Sociedad Nacional de Minería (lit. National Mining Society) or SONAMI is a guild grouping mining companies operating in Chile. With 76 member companies listed as of 2025 it is more inclusive than Consejo Minero which groups only the 16 largest mining companies. SONAMI was established in 1883 during a time when gold, silver and copper mining in Chile were experiencing a decline.

SONAMI declares its objectives to be to promote mining activity, represent the interests of its member in Chile and abroad and to offer information services.

The society publishes the newsletter Boletín Minero since 1883. SONAMI has been involved in the shaping of Chilean legislation on various moments in history such as the Chilean Mining Code of 1888, the Chilean Law on Mining Concessions in the 1980s and the 2003 DS 76 decree of the Ministry of Mining.

The San Lorenzo Prize (Premio San Lorenzo) is awarded by SONAMI each year to people or institutions who contribute to mining in Chile. It is named after Saint Lawrence the patron saint of miners and is awarded on the Day of the Miner which is the feast day of Saint Lawrence.

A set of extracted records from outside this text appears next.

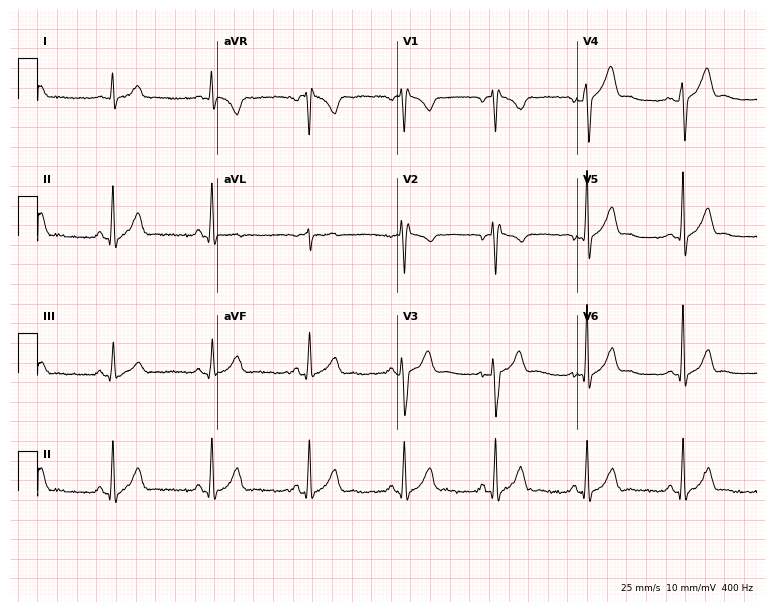
Resting 12-lead electrocardiogram. Patient: a 31-year-old male. None of these six findings is recorded: first-degree AV block, right bundle branch block, left bundle branch block, sinus bradycardia, atrial fibrillation, sinus tachycardia. Only these six findings were labelled.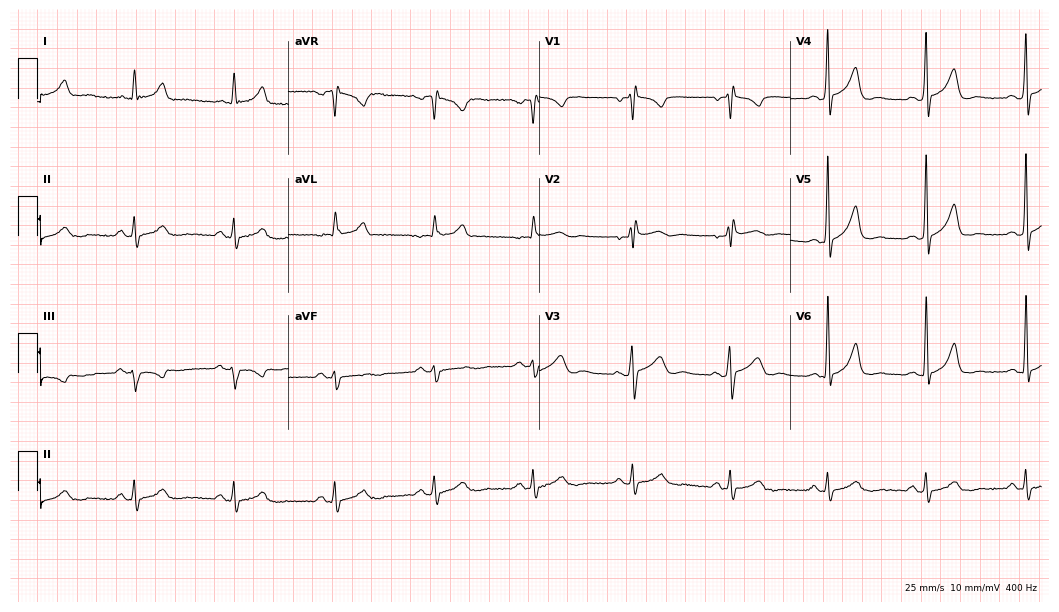
Electrocardiogram, a male patient, 55 years old. Overall reading on record: normal ECG.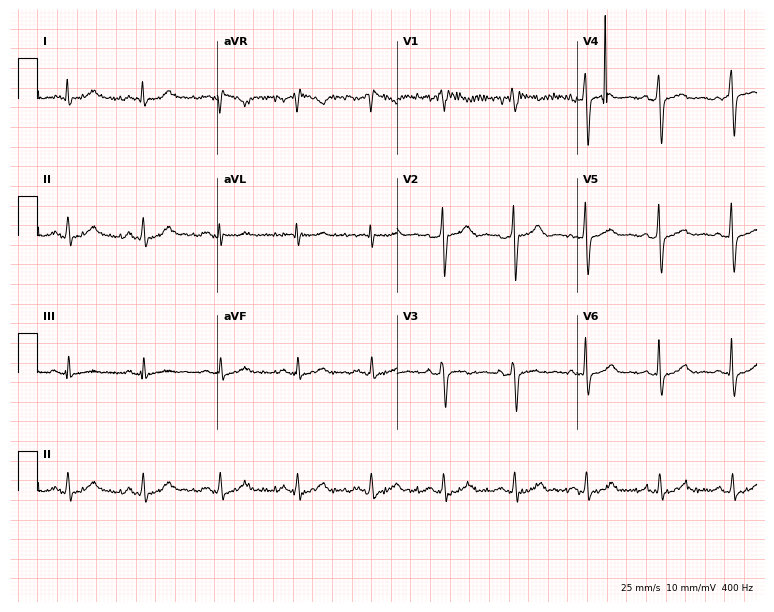
Standard 12-lead ECG recorded from a 33-year-old male patient. None of these six findings is recorded: first-degree AV block, right bundle branch block (RBBB), left bundle branch block (LBBB), sinus bradycardia, atrial fibrillation (AF), sinus tachycardia.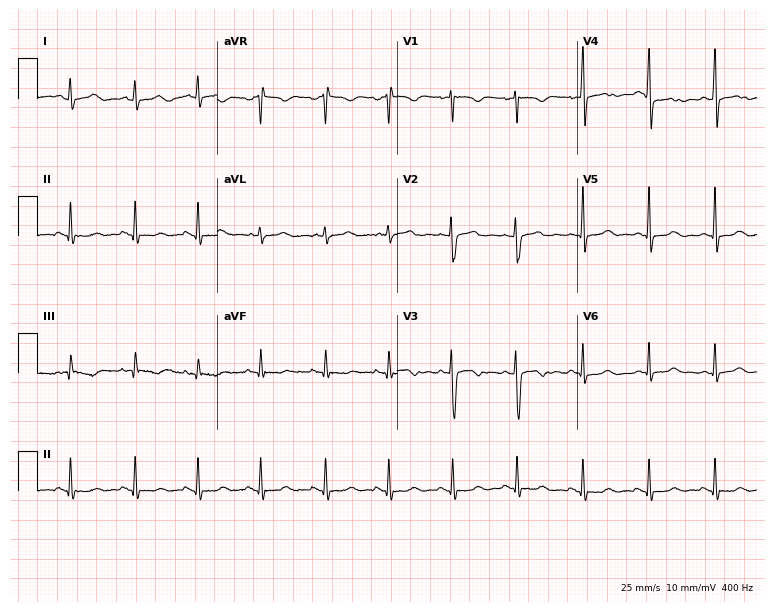
Standard 12-lead ECG recorded from a woman, 17 years old (7.3-second recording at 400 Hz). Read as a normal ECG.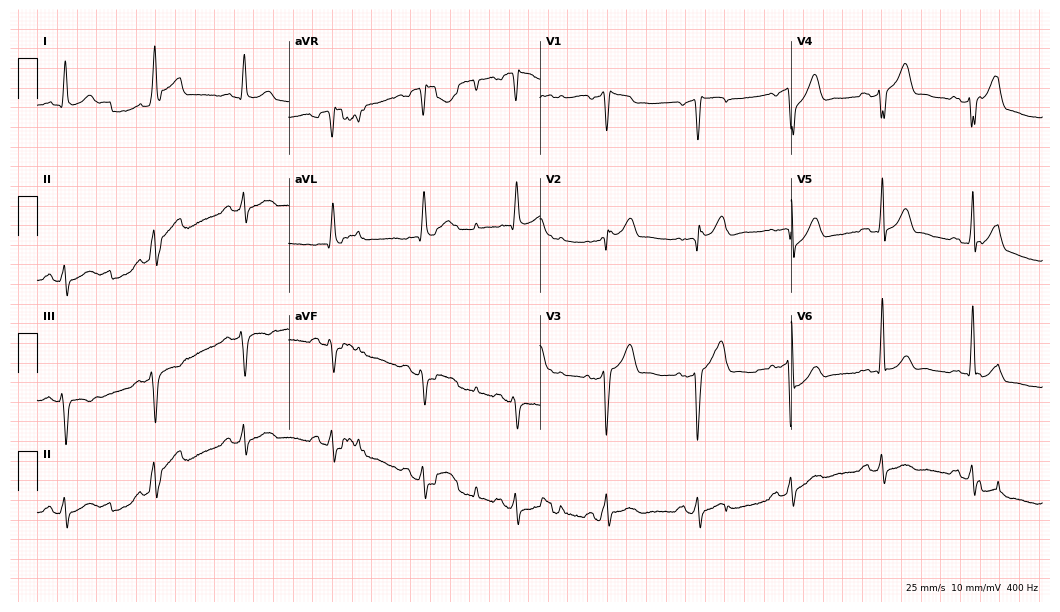
Resting 12-lead electrocardiogram. Patient: a man, 65 years old. None of these six findings is recorded: first-degree AV block, right bundle branch block, left bundle branch block, sinus bradycardia, atrial fibrillation, sinus tachycardia.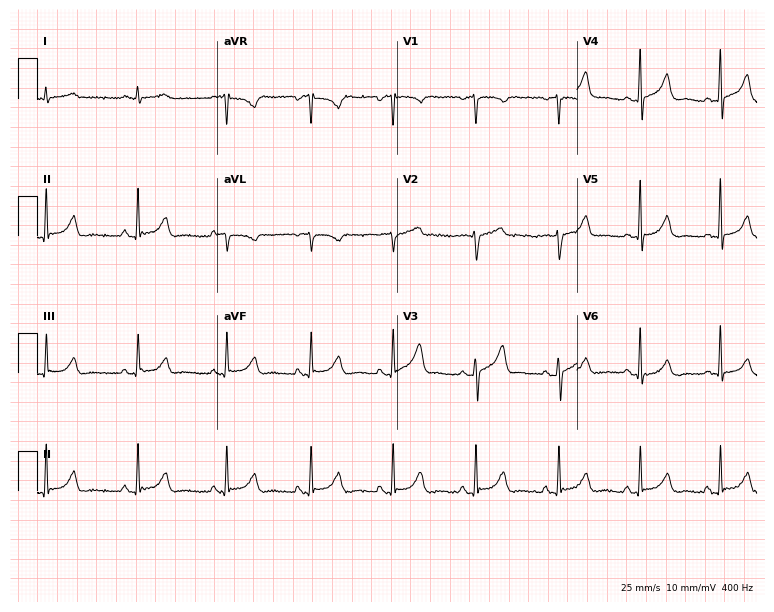
Electrocardiogram, a man, 55 years old. Overall reading on record: normal ECG.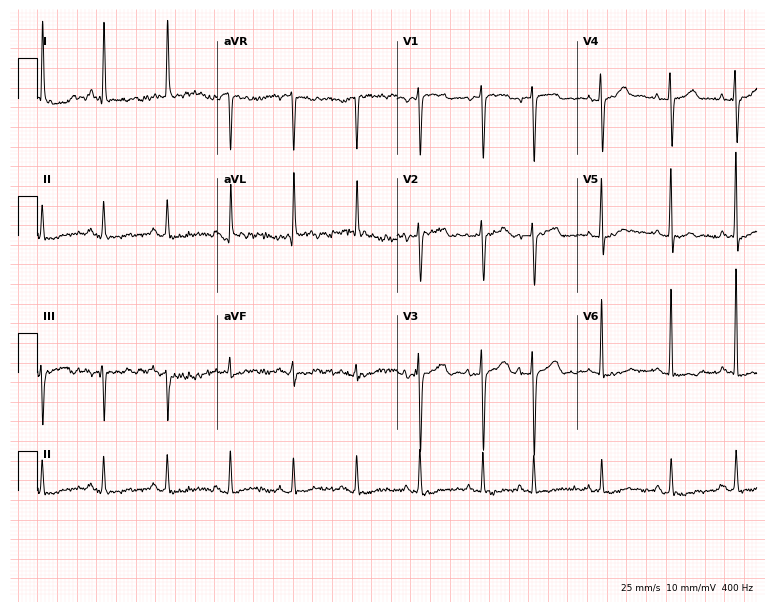
ECG — a 74-year-old woman. Screened for six findings — first-degree AV block, right bundle branch block, left bundle branch block, sinus bradycardia, atrial fibrillation, sinus tachycardia — none is recorded. Only these six findings were labelled.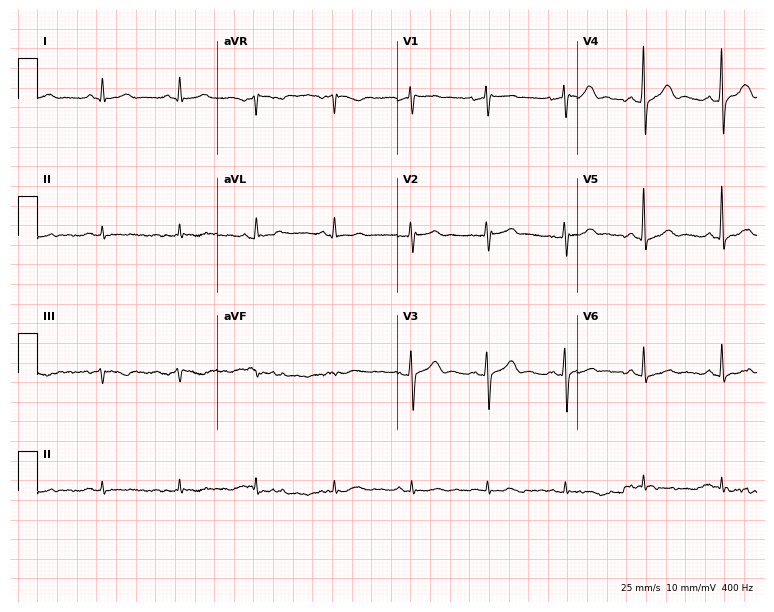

Some recipients are:
- 2023: Enrique Merino Cortés; Planta Delta and Faena Tambo de Oro.
- 2022: Planta Magnetita

==See also==
- Codelco, a Chilean state-owned copper mining company
- ENAMI, a Chilean state-owned mining services company
- Hernán Videla Lira, president of SONAMI from 1937 to 1965
- Pirquinero, artisanal miner in Chile and neighbouring countries

==Bibliography==
- Ulloa Urrutia, Alfie (2017). "Productividad en la Gran Minería del Cobre"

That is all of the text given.